* **DATA PROVIDED**:
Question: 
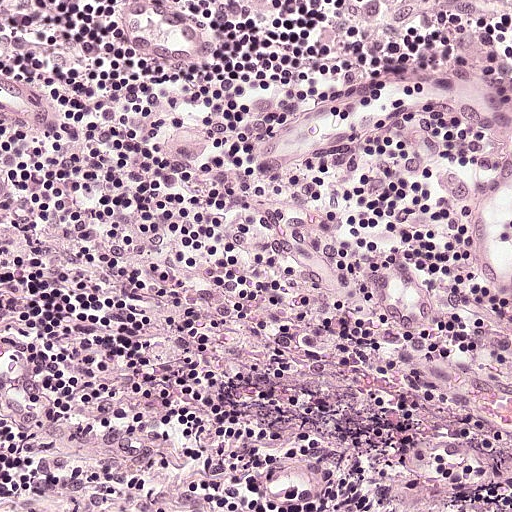
This is a crop of a whole-slide image: an H&E-stained breast-cancer sentinel lymph node section at roughly 20× magnification (about 0.49 µm per pixel; the crop spans about 0.25 mm).
Roughly what share of this field is metastatic tumour?

Choices:
 (A) about 5% or less
 (B) about 50% or more
 (C) none: no tumour is outlined
 (D) about 25% to 45%
 (E) about 10% to 20%

Answer: (C) none: no tumour is outlined
No metastatic tumour is outlined in this field.
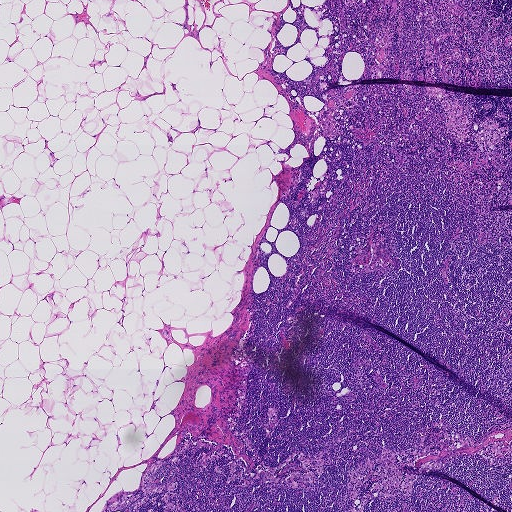
H&E-stained section of a sentinel lymph node (breast cancer), from a whole-slide image, viewed at about 2.5×: the field is about 1.9 mm across, about 3.6 µm per pixel.
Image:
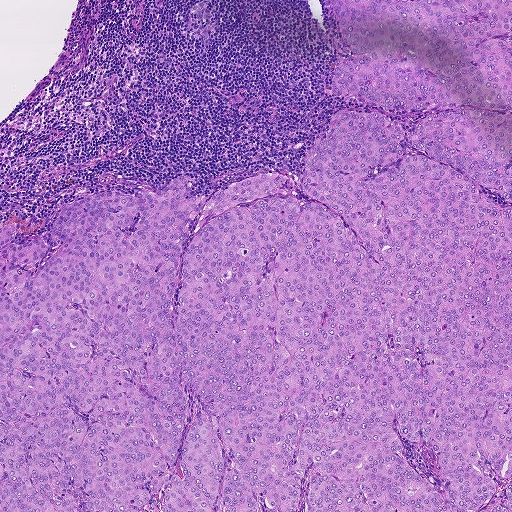
This is a crop of a whole-slide image: an H&E-stained breast-cancer sentinel lymph node section at roughly 5× magnification (about 1.8 µm per pixel; the crop spans about 0.93 mm).
Question:
Which parts of this field are metastatic tumour?
Answer:
The outlined metastatic tumour's edge, as a closed clockwise path of 23 points: (331, 0), (511, 0), (511, 511), (0, 511), (0, 228), (21, 244), (99, 192), (161, 190), (187, 174), (187, 196), (213, 189), (210, 197), (267, 174), (297, 185), (340, 110), (392, 116), (407, 140), (441, 110), (388, 111), (332, 93), (332, 72), (358, 54), (341, 49).
The annotated tumour makes up about 75% of the crop.
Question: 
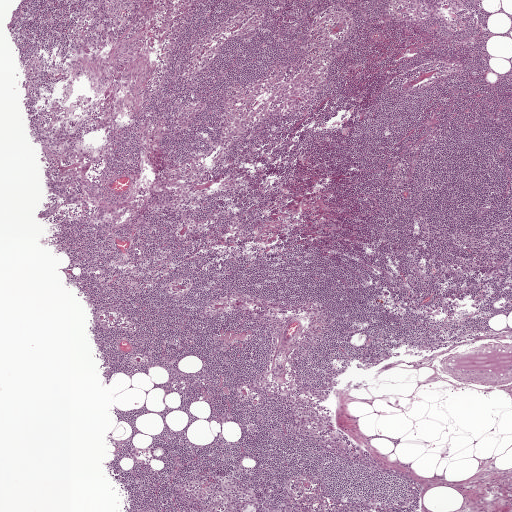
About what magnification does this crop show?

Choices:
 (A) about 10×
 (B) about 20×
 (C) about 40×
 (D) about 2.5×
 (E) about 5×

Answer: (D) about 2.5×
A 2.0-mm field of an H&E-stained sentinel lymph node from a breast-cancer patient (whole-slide image), shown at about 2.5×, about 3.9 µm per pixel.
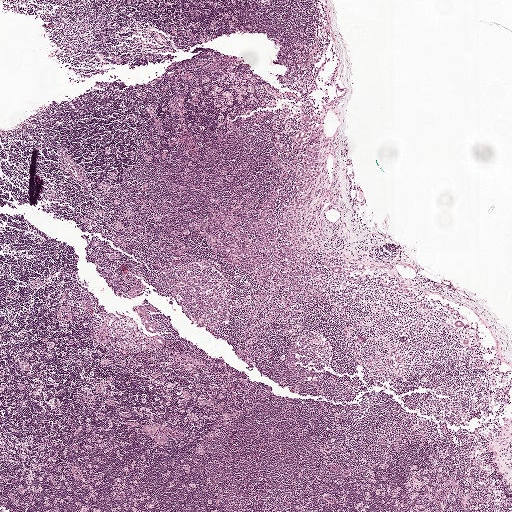
This is a crop of a whole-slide image: an H&E-stained breast-cancer sentinel lymph node section at roughly 2.5× magnification (about 3.9 µm per pixel; the crop spans about 2.0 mm).
Tumour region outline (a closed clockwise path, crop pixels): (306, 111), (324, 120), (329, 129), (320, 168), (293, 220), (292, 235), (338, 262), (344, 270), (343, 276), (334, 275), (302, 290), (292, 289), (280, 278), (244, 273), (198, 241), (193, 222), (206, 207), (250, 193), (267, 196), (284, 185), (295, 162), (300, 121).
Tumour covers about 5% of the frame.
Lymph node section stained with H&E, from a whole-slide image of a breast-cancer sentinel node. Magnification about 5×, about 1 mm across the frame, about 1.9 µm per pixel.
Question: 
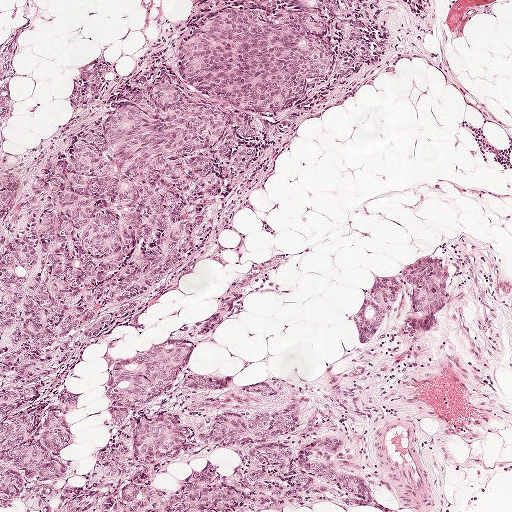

* **WHAT TO WORK ON**: Find the line that contains "about 2.0 mm).", then write out that line and each one after it, exactly and with nothing else, through the end of the entries above, without the pictures.

* **SOLUTION**:
This is a crop of a whole-slide image: an H&E-stained breast-cancer sentinel lymph node section at roughly 2.5× magnification (about 3.9 µm per pixel; the crop spans about 2.0 mm).
Tumour region outline (a closed clockwise path, crop pixels): (306, 111), (324, 120), (329, 129), (320, 168), (293, 220), (292, 235), (338, 262), (344, 270), (343, 276), (334, 275), (302, 290), (292, 289), (280, 278), (244, 273), (198, 241), (193, 222), (206, 207), (250, 193), (267, 196), (284, 185), (295, 162), (300, 121).
Tumour covers about 5% of the frame.
Lymph node section stained with H&E, from a whole-slide image of a breast-cancer sentinel node. Magnification about 5×, about 1 mm across the frame, about 1.9 µm per pixel.
Question: 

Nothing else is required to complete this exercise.